Global Property Debt In Distress

Almost US$175bil In Global Property Debt In Distress

GLOBAL – Data compiled by Bloomberg showed that the amount of global real estate debt that is already distressed reached nearly US$175 billion, which surpasses the next largest sector by around four-fold, reported the news outlet on Friday morning (20 January, SGT)

As the impact of interest rate hikes and the end of easy liquidity mounts, many property markets across the world have slowed or nearly ground to a halt, with some banks telling borrowers to dispose assets or risk foreclosure even though landlords are requiring more funds.

“What we have in this downturn is a fairly unique set of economic circumstances. Interest rates are tightening instead of softening the blow for real estate and other corporates,” said Jones Lang LaSalle’s (JLL) Senior Managing Director at a loan advisory team, Ian Guthrie.

“You have a pipeline of potentially defaulting loans” where “values are under pressure and cash flows are under pressure.”

In fact, distress levels in European property are at the highest in around ten years partly due to a fall in liquidity, based on a research by law firm Weil, Gotshal & Manges. According to JLL data, approximately 10 percent of corporate loans in Europe are already underperforming and showing higher credit risk.

In the UK, MSCI data revealed that the valuation of commercial property plunged over 20 percent during H2 2022, while Green Street statistics showed that values in the US commercial real estate market fell by 9 percent.

In 2023, “is when problems will start to manifest themselves,” Guthrie reckons.

Inevitably, the drop in transactions and development of commercial properties and residential assets would significantly affect real-world spending. In turn, this would impact jobs and economic growth.

The consequences are already being felt across the world. A subsidiary of Brookfield real estate warned last November that it may face difficulty refinancing loans collateralised by two downtown Los Angeles buildings.

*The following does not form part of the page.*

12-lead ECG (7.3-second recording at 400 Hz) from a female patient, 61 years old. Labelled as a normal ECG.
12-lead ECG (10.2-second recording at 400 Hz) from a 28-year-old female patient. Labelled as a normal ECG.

The subsidiary also raised the possibility of the properties being foreclosed, which Barclays analysts described as “concerning” for the market.

In Australia, Caydon Property Group said it entered into receivership because of rising interest rates and COVID lockdowns.

In the UK, “we expect to see some casualties” among developers, and there will likely be fire sales, noted Nicole Lux, who studies property credit at Bayes Business School.

In the United States, the signs of a downturn are becoming more evident. Despite a contraction, the valuations of commercial properties are “are still moderately overpriced,” stated Green Street’s Head of US REIT Research Michael Knott.

“Appraisers are behind the curve (and) transaction activity has slowed down considerably,” said Knott, who expects US commercial property values to fall by 5 to 10 percent further in 2023.

In particular, the most vulnerable assets in the commercial real estate sector are older buildings vacated by tenants and projects that have yet to be completed.